■ What the task requires: Leave every image out, and print the remaining lines below exactly.

======== Material supplied ========

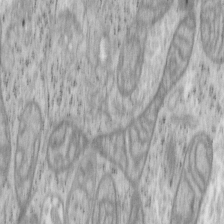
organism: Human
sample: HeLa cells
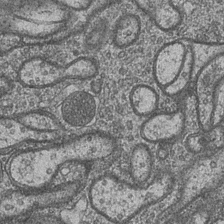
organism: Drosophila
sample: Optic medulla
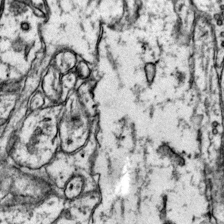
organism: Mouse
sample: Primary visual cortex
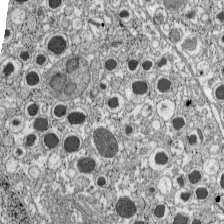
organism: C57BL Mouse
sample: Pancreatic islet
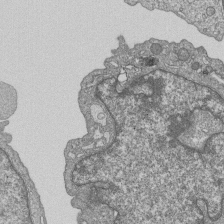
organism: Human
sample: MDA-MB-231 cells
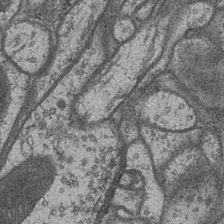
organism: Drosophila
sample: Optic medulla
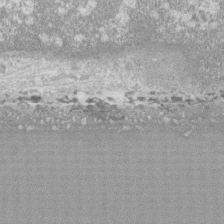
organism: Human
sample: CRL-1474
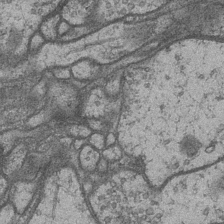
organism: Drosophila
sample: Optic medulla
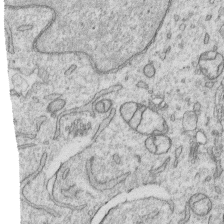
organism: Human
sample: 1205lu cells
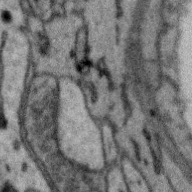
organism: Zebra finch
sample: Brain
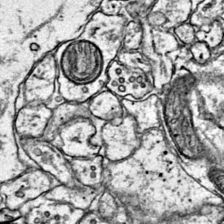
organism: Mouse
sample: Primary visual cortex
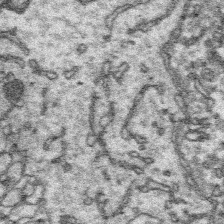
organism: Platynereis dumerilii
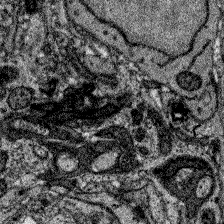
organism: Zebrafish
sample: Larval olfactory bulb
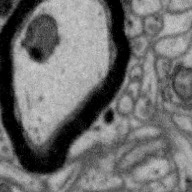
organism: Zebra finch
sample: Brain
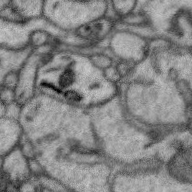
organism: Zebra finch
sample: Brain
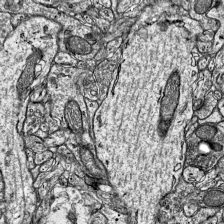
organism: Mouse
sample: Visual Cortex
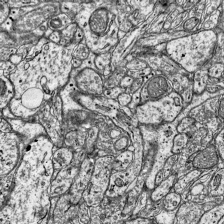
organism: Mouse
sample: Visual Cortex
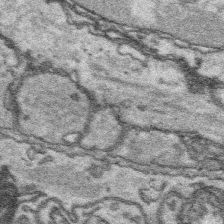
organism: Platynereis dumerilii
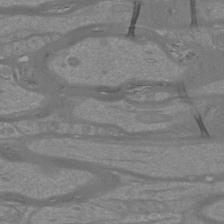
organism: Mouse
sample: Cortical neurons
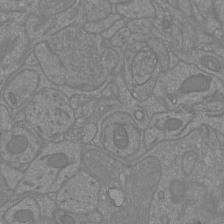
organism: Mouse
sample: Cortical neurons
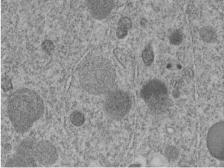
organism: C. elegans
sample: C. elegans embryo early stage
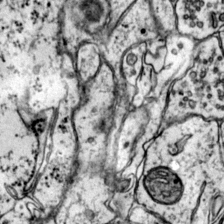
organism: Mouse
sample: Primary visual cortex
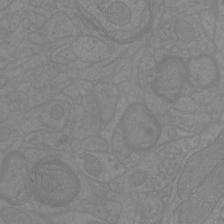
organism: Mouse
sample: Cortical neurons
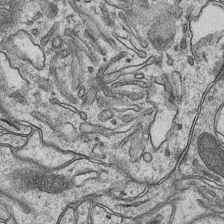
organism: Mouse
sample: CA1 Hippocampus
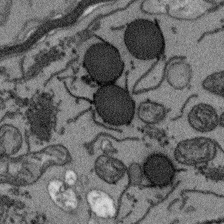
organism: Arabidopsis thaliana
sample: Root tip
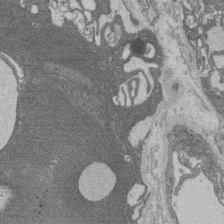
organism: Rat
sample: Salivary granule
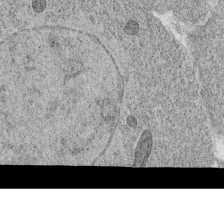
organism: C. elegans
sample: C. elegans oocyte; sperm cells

========

■ Response for this exercise:
organism: Human
sample: HeLa cells
organism: Drosophila
sample: Optic medulla
organism: Mouse
sample: Primary visual cortex
organism: C57BL Mouse
sample: Pancreatic islet
organism: Human
sample: MDA-MB-231 cells
organism: Drosophila
sample: Optic medulla
organism: Human
sample: CRL-1474
organism: Drosophila
sample: Optic medulla
organism: Human
sample: 1205lu cells
organism: Zebra finch
sample: Brain
organism: Mouse
sample: Primary visual cortex
organism: Platynereis dumerilii
organism: Zebrafish
sample: Larval olfactory bulb
organism: Zebra finch
sample: Brain
organism: Zebra finch
sample: Brain
organism: Mouse
sample: Visual Cortex
organism: Mouse
sample: Visual Cortex
organism: Platynereis dumerilii
organism: Mouse
sample: Cortical neurons
organism: Mouse
sample: Cortical neurons
organism: C. elegans
sample: C. elegans embryo early stage
organism: Mouse
sample: Primary visual cortex
organism: Mouse
sample: Cortical neurons
organism: Mouse
sample: CA1 Hippocampus
organism: Arabidopsis thaliana
sample: Root tip
organism: Rat
sample: Salivary granule
organism: C. elegans
sample: C. elegans oocyte; sperm cells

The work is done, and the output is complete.